Five U.S. troops are being investigated, a U.S. military official told The Associated Press.

It is the fifth pending case involving alleged slayings of Iraqi civilians by U.S. troops.

The suspects in the killing, which took place in March, were from the same platoon as two soldiers kidnapped and killed south of Baghdad this month, said the official, who is close to the investigation and spoke on condition of anonymity because of the sensitivity of the case.

One soldier was arrested after admitting his role in the alleged attack on the family, the U.S. official said. The official said the rape and killings appear to have been a "crime of opportunity," noting that the soldiers had not been attacked by insurgents but had noticed the woman on previous patrols.

One of the family members they allegedly killed was a child, said a senior Army official who also requested anonymity because the investigation is ongoing. Some of the suspects allegedly burned the woman's body to cover up the attack, the U.S. official said.

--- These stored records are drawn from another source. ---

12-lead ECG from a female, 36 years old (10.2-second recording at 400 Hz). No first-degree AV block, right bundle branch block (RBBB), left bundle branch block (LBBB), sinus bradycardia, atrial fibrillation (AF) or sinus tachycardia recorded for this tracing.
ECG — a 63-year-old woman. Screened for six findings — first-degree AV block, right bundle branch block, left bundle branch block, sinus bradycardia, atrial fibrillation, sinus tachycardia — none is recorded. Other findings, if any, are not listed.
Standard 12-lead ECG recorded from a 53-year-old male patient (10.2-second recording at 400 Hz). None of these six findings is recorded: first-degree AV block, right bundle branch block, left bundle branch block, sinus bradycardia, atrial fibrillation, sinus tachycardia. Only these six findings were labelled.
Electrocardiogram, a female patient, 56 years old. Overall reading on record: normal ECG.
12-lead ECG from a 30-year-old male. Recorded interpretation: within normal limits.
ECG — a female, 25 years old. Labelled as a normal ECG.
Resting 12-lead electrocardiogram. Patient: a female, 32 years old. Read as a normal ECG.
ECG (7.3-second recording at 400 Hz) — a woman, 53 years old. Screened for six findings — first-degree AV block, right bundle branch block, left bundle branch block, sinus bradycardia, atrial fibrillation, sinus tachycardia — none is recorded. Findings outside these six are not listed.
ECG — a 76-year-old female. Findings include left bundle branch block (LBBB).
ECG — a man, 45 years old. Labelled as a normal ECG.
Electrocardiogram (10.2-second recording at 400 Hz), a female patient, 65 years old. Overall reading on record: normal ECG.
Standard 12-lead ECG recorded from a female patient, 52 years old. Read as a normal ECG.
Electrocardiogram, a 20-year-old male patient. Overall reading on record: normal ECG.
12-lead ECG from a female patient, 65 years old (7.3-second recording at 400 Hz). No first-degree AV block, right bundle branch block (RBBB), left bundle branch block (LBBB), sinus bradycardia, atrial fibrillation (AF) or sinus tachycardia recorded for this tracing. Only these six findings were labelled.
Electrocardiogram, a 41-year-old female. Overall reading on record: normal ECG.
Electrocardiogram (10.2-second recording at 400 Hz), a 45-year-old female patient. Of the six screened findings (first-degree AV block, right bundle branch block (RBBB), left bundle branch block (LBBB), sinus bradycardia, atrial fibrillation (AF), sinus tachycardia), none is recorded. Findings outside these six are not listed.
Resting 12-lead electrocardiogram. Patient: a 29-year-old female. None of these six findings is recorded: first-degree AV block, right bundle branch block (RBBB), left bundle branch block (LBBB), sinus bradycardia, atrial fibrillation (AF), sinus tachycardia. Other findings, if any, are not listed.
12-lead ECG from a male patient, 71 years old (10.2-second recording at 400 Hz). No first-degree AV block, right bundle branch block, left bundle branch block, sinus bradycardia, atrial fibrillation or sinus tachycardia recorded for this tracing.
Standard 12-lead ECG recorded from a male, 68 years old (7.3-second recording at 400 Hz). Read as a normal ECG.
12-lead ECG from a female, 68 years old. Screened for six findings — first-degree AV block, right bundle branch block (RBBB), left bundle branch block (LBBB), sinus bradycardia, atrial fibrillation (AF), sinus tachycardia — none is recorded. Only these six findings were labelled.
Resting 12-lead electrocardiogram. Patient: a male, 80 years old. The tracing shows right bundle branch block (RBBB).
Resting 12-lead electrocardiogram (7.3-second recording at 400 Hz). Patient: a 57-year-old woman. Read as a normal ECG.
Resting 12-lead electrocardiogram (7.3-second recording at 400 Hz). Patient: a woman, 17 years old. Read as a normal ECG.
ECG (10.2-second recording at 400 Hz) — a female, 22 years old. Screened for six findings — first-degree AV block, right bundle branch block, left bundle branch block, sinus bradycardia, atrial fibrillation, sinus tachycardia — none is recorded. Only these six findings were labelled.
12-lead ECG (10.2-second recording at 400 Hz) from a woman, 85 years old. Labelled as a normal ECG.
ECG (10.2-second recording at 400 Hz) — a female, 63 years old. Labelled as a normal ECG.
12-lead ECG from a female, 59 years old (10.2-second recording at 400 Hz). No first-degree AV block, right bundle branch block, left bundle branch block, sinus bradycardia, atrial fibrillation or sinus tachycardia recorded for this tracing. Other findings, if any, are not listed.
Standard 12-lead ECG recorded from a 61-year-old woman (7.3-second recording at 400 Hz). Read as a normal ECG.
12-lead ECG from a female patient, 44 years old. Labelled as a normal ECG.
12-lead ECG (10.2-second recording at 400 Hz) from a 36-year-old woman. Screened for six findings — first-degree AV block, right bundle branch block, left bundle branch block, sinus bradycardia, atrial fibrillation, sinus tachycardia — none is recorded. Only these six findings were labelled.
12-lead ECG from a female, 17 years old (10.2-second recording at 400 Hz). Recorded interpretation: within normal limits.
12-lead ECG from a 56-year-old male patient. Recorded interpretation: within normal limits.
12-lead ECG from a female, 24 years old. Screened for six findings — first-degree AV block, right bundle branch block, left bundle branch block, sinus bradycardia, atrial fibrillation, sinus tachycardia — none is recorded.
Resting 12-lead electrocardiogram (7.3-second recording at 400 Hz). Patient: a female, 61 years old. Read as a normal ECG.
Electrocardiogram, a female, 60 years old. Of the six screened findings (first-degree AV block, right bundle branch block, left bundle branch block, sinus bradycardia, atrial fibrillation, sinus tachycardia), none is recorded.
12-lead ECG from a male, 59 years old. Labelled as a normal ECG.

In Baghdad, the U.S. military issued a sparse statement, saying only that Maj. Gen. James D. Thurman, commander of the 4th Infantry Division, ordered a criminal investigation into the alleged slaying of a family of four in Mahmoudiya, 20 miles south of Baghdad.


U.S. Army soldiers from the 1st Battalion, 502nd Infantry Regiment conduct a routine patrol in May in Mahmoudiyah, Iraq. The U.S. Army will investigate charges that five American soldiers from the unit were involved in the killings of four Iraqi relatives, including a woman who had been raped, military officials said Friday.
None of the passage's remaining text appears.